Arte: Isabela Andrade

Você já ouviu falar de não-monogamia? O tema que tem ganhado espaço nas redes sociais costuma gerar polêmica em países, onde, no imaginário popular, a monogamia é familiar, institucionalizada e muitas vezes tida como algo que advém da natureza humana. Mas adeptos desse estilo de vida estão cada vez mais mostrando suas opiniões e pontos de vista em canais, podcasts e posts e o LabJor FAAP foi conversar com alguns deles sobre relacionamentos, ciúme e traição, entre outros temas.

De acordo com um estudo de 2016 publicado no Journal of Sex & Marital Therapy, cerca de 20% dos adultos solteiros nos Estados Unidos declararam já ter se envolvido em relações não-monogâmicas em algum momento da vida. Esse mesmo estudo revelou que idade, nível de educação, renda, religião, região do país, filiação política e raça não afetaram o número.

No Brasil, o debate sobre assunto cresce no ambiente virtual. Em 14 de abril de 2019, foi criado o grupo de Facebook Problemas de Não-Mono a partir de algumas páginas da rede social que pautavam o tema de diversas formas. O espaço de discussão, que tinha no início 200 participantes, conta agora com 5,3 mil.

Também no Facebook, a página Não-Mono em Foco tem quase 2 mil seguidores e sua revista online no Medium, 651. Nela, profissionais e especialistas das Ciências Sociais e da Psicanálise publicam artigos introdutórios à não-monogamia e suas diversas práticas, explicando debates presentes no movimento, como a interseccionalidade com os movimentos anti-racista, feminista e LGBT.

A socióloga Marília Moschkovich (conhecida como Marília Moscou) é outra especialista que tem falado do assunto em seu podcast feminista Libre Cast.
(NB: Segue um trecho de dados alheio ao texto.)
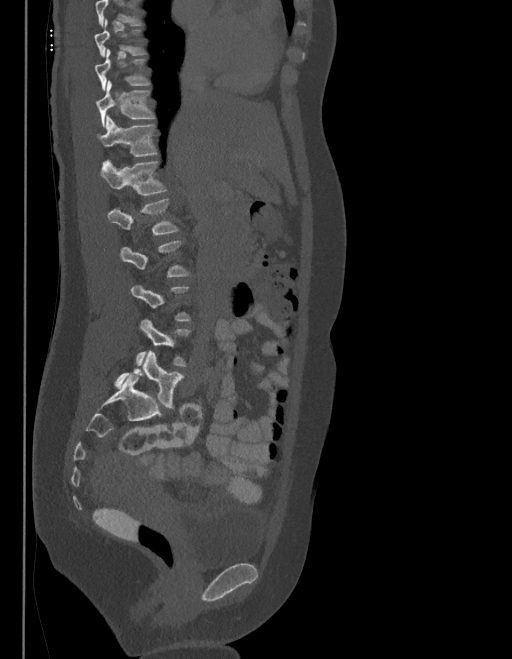
Spine computed tomography; image 403 mm wide; sagittal view
Each box is [x1, y1, x2, y2] in pixels: top-left corner, then bottom-right corner.
A vertebra gets a box only on the slices from the first to the last where its cross-section is at least a third of its largest; on a slice outside that range it gets none.
The labels name a sixth lumbar vertebra for this spine: L6, after L5.
{"vertebrae":{"L6":[114,351,182,407],"L2":[107,199,177,235],"L1":[100,162,164,196],"T12":[98,117,155,156],"T11":[95,81,153,126]}}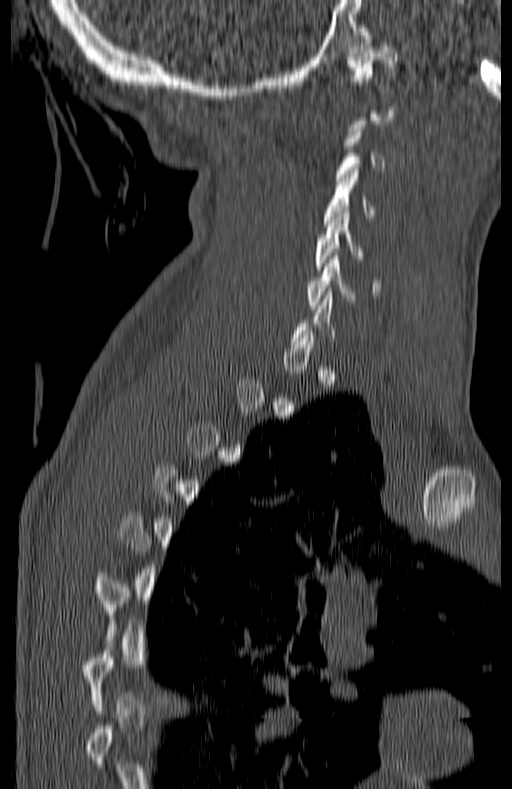
Spine CT · 180 mm across the image · sagittal view

A vertebra is boxed only from the first to the last slice where its cross-section is at least a third of its largest; slices outside that range leave it without a box.
<vertebrae><v name="C1" x1="347" y1="43" x2="398" y2="91"/><v name="C3" x1="336" y1="128" x2="384" y2="184"/><v name="C4" x1="325" y1="171" x2="375" y2="219"/><v name="C5" x1="315" y1="210" x2="361" y2="269"/><v name="C6" x1="308" y1="256" x2="378" y2="308"/></vertebrae>
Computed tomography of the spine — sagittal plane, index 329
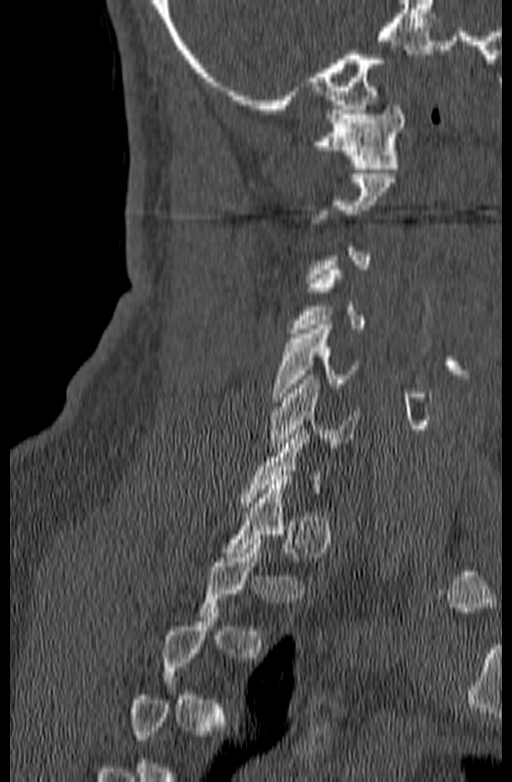 Each box given as x1,y1,x2,y2.
A vertebra is boxed only from the first to the last slice where its cross-section is at least a third of its largest; slices outside that range leave it without a box.
Vertebra bounding boxes:
- C1: x1=311, y1=105, x2=405, y2=168
- C4: x1=288, y1=265, x2=364, y2=333
- C5: x1=272, y1=325, x2=360, y2=401
- C6: x1=268, y1=375, x2=359, y2=452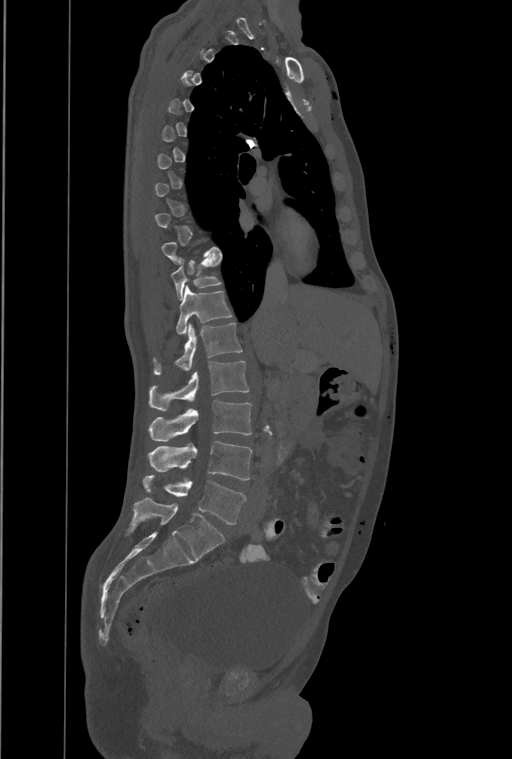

Com oito episódios publicados quinzenalmente a partir de setembro de 2019, o programa tem a proposta de abordar relações não-monogâmicas, sexo e amor — e como tudo isso pode ajudar a combater violências de gênero.

Mas, afinal, o que é a não-monogamia?

BREVE HISTÓRIA DA MONOGAMIA

Como o nome indica, a não-monogamia é um conceito que nega as práticas monogâmicas. Portanto, é necessário primeiro entender o que está sendo negado. O LabJor FAAP entrevistou a jornalista Camila Freitas e os pesquisadores Nana Miranda e Newton Junior, do projeto Não-Mono em Foco, para explicar esse conceito.

Arte: Isabela Andrade

Segundo eles, a monogamia não é simplesmente a prática de se ter apenas um parceiro ou parceira, mas sim “uma estrutura que hierarquiza e dita dinâmicas das relações”. “A monogamia é, como definido pela escritora Brigitte Vasallo, uma superestrutura de organização e distribuição dos afetos. Ela é, como apontado pelo escritor alemão Friedrich Engels (1820–1895), diretamente ligada ao surgimento da propriedade privada.”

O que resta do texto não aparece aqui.